■ **Entries shown**

---

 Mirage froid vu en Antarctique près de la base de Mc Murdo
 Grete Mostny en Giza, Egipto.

---

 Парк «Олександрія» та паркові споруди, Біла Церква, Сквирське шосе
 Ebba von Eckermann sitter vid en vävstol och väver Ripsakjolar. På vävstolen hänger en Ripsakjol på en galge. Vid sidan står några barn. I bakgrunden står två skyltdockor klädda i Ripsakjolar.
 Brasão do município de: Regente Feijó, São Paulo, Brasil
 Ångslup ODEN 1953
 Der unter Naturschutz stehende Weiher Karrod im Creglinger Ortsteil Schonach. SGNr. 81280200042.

---

■ **Task goal**
In the entries above, the lines from the one bearing "Mirage froid vu" up to and including the one bearing "Grete Mostny en Giza, Egipto." should be transcribed exactly; no other line is wanted.

■ **Reply to the task**
 Mirage froid vu en Antarctique près de la base de Mc Murdo
 Grete Mostny en Giza, Egipto.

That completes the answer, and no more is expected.